TASK MATERIAL:

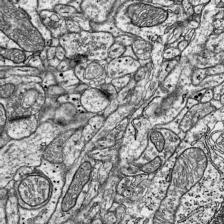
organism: Mouse
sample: Visual Cortex
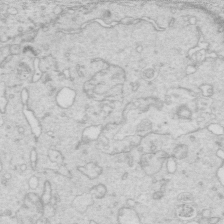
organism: Mouse
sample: Multiciliated cells
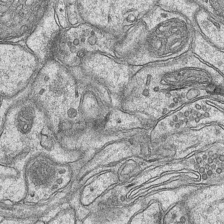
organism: Mouse
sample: CA1 Hippocampus
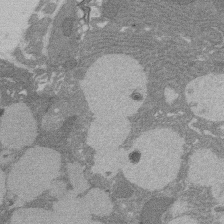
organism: Rat
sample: Salivary granule
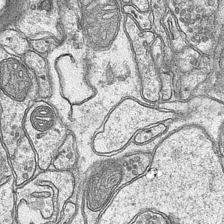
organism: Mouse
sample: CA1 Hippocampus
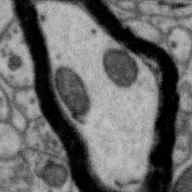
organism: Zebra finch
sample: Brain
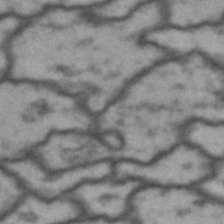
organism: Drosophila
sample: Brain
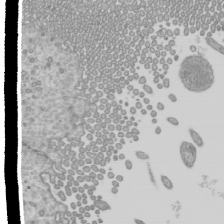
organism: Mouse
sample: Cilia; mouse epididymis
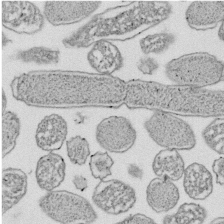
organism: E. coli
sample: Bacterial nucleoid
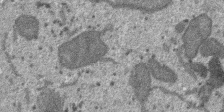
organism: Human
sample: Lung epithelial cells infected with SARS-CoV-2
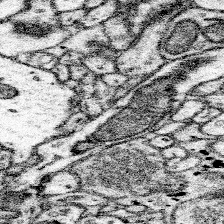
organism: Mouse
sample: Somatosensory cortex neuropil
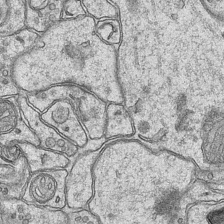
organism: Mouse
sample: CA1 Hippocampus
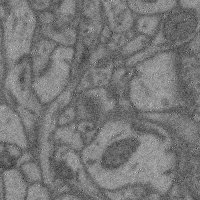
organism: Mouse
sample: Cerebral cortex
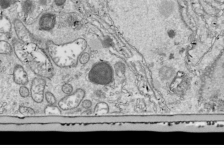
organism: Drosophila
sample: Cell division; meiosis; drosophila spermatocytes
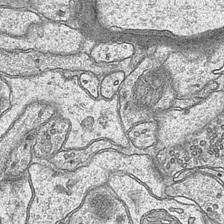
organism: Mouse
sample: CA1 Hippocampus
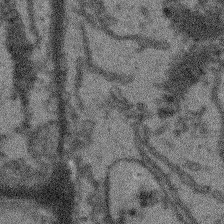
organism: Arabidopsis thaliana
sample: Root tip
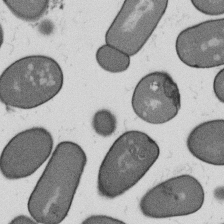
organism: B. subtilis
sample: Bacterial spore
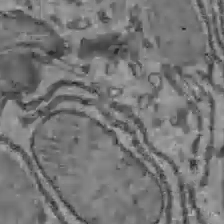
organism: C57BL Mouse
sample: Liver
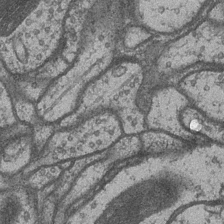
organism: Drosophila
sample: Optic medulla
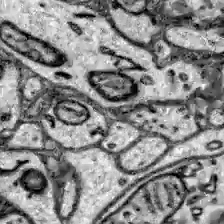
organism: Zebrafish
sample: Brain
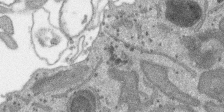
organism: Human
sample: Lung epithelial cells infected with SARS-CoV-2
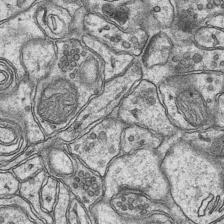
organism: Mouse
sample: CA1 Hippocampus
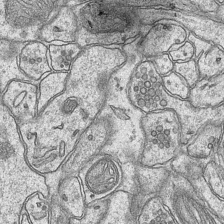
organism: Mouse
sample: CA1 Hippocampus
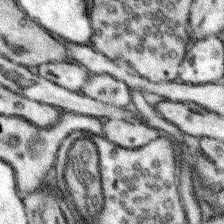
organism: Mouse
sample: Somatosensory cortex neuropil
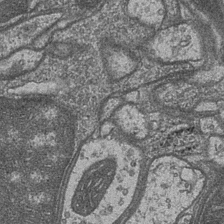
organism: Drosophila
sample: Optic medulla
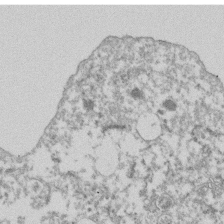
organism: Dictyostelium discoideum
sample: Dictyostelium multivesicular bodies
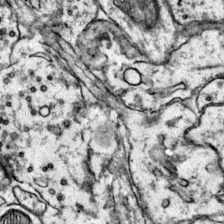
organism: Mouse
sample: Primary visual cortex

WORK TO BE COMPLETED:
Take every record and copy it word for word, dropping the pictures.

ANSWER TO THIS PROBLEM:
organism: Mouse
sample: Visual Cortex
organism: Mouse
sample: Multiciliated cells
organism: Mouse
sample: CA1 Hippocampus
organism: Rat
sample: Salivary granule
organism: Mouse
sample: CA1 Hippocampus
organism: Zebra finch
sample: Brain
organism: Drosophila
sample: Brain
organism: Mouse
sample: Cilia; mouse epididymis
organism: E. coli
sample: Bacterial nucleoid
organism: Human
sample: Lung epithelial cells infected with SARS-CoV-2
organism: Mouse
sample: Somatosensory cortex neuropil
organism: Mouse
sample: CA1 Hippocampus
organism: Mouse
sample: Cerebral cortex
organism: Drosophila
sample: Cell division; meiosis; drosophila spermatocytes
organism: Mouse
sample: CA1 Hippocampus
organism: Arabidopsis thaliana
sample: Root tip
organism: B. subtilis
sample: Bacterial spore
organism: C57BL Mouse
sample: Liver
organism: Drosophila
sample: Optic medulla
organism: Zebrafish
sample: Brain
organism: Human
sample: Lung epithelial cells infected with SARS-CoV-2
organism: Mouse
sample: CA1 Hippocampus
organism: Mouse
sample: CA1 Hippocampus
organism: Mouse
sample: Somatosensory cortex neuropil
organism: Drosophila
sample: Optic medulla
organism: Dictyostelium discoideum
sample: Dictyostelium multivesicular bodies
organism: Mouse
sample: Primary visual cortex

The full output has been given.